© APA/Harald Schneider, Universal-Chef Hannes Eder

Neue Geschäftsmodelle und gesperrte Videos

MUSIKWIRTSCHAFT
09.04.2009

Die Umsätze auf dem österreichischen Musikmarkt fallen seit Jahren. Hannes Eder, Geschäftsführer von Universal Music Austria und Präsident des Musikwirtschaftsverbandes IFPI Austria, geht es dennoch "nicht so schlecht". ORF.at hat mit Eder über neue Geschäftsmodelle, gesperrte Videos auf YouTube und das Vorgehen der Musikkonzerne gegen Urheberrechtsverstöße im Netz gesprochen.

Hannes Eder leitet seit 2003 Österreichs größten Musikkonzern, Universal Music Austria. Zuvor war er unter anderem bei Ö3 und FM4 tätig. Seit 2007 ist Eder auch Präsident der Musikwirtschaftsverbandes IFPI Austria.

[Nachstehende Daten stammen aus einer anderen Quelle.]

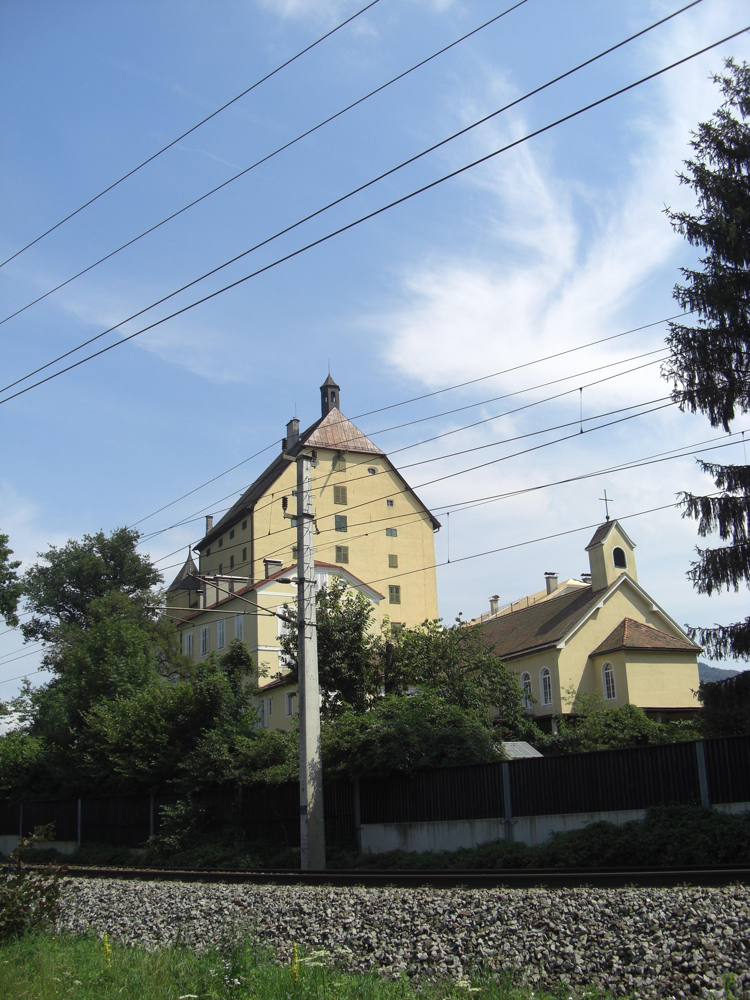 Schloss Goldenstein vom Süden
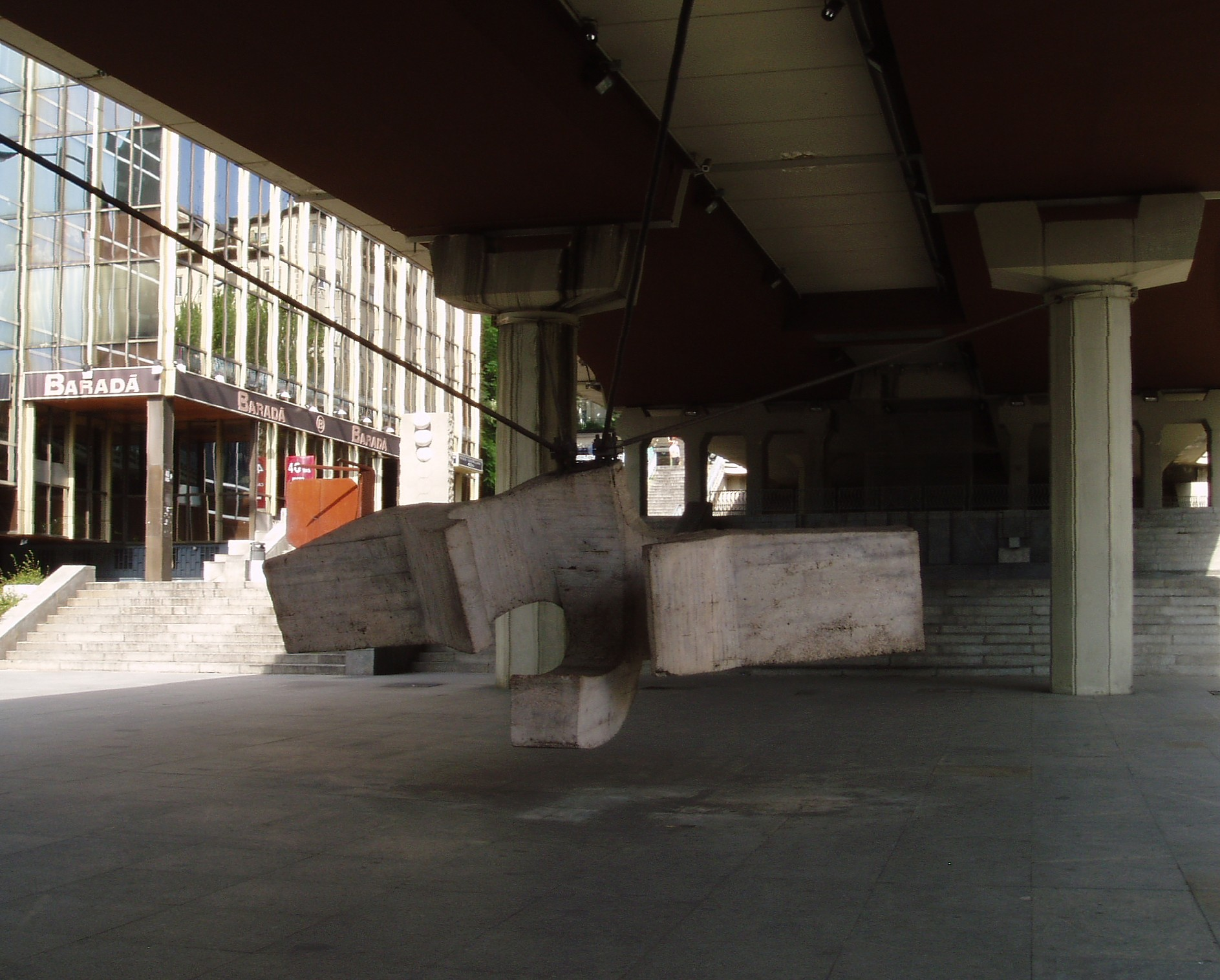 La Sirena varada de Eduardo Chillida
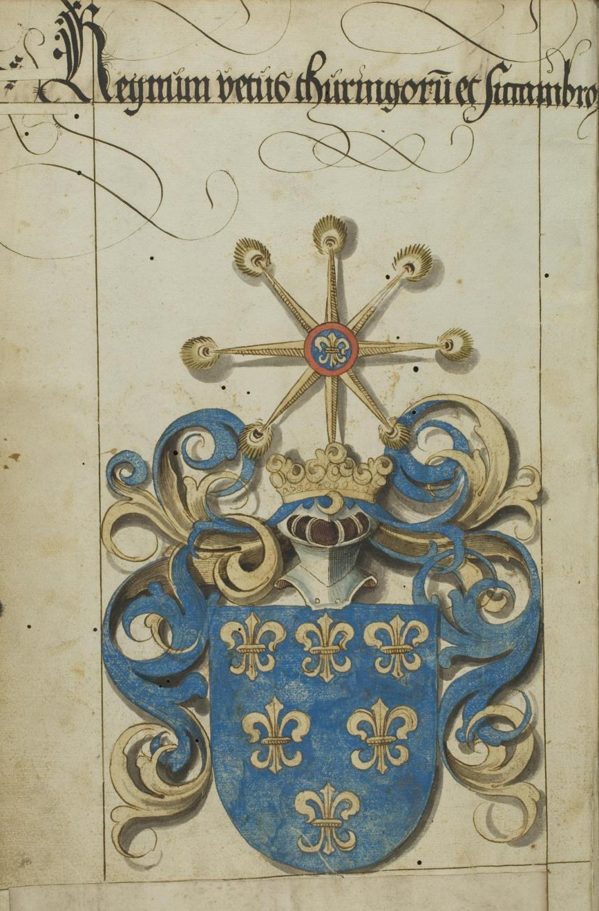 Wappen des Thüringer Königreiches
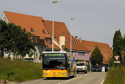 Röschenz: Fahrt nach Kleinlützel oder Roggenburg. Mercedes-Benz bus.

ORF.at: Die Umsätze der Musikwirtschaft fallen seit Jahren. Wie geht es Ihnen da, als Geschäftsführer der österreichischen Niederlassung eines großen Musikkonzerns?

Eder: Da geht es einem nicht so schlecht. Weil der Marktrückgang im üblichen Rahmen war, während alle anderen Branchen furcht- und schreckenerregende Marktrückgänge hinnehmen mussten. Das, was andere Branchen gerade durchmachen müssen, hat die Musikindustrie in den vergangenen acht, neun Jahren bereits durchgemacht.

ORF.at: Die Wirtschaftskrise macht sich nicht bemerkbar?

Eder: Die Krise macht sich nicht zusätzlich bemerkbar. Wir spüren den normalen Paradigmenwechsel, der mit dem Prozess der Digitalisierung zusammenhängt. Damit setzen wir uns aber seit Jahren auseinander. Es gibt aber keine Panik, wir haben auch im ersten Quartal 2009 keine Absonderlichkeiten bemerkt.

ORF.at: Die Digitalisierung hat die Musikbranche radikal verändert. Wie reagiert ein großes Label wie Universal Music darauf?

Eder: Wer nicht rechtzeitig darauf geschaut hat, sich breit aufzustellen, steht heute schlechter da. Wir haben relativ früh damit begonnen, uns in Richtung Entertainment-Konzern zu entwickeln. Wir haben bereits vor fünf Jahren eine eigene Mobile-Division gegründet. Damals war mobile Musik für viele Mitbewerber noch kein Thema. Wir investieren auch Geld in neue Künstler und setzen nicht nur auf ein paar große Namen. Deswegen geht es uns vergleichsweise gut.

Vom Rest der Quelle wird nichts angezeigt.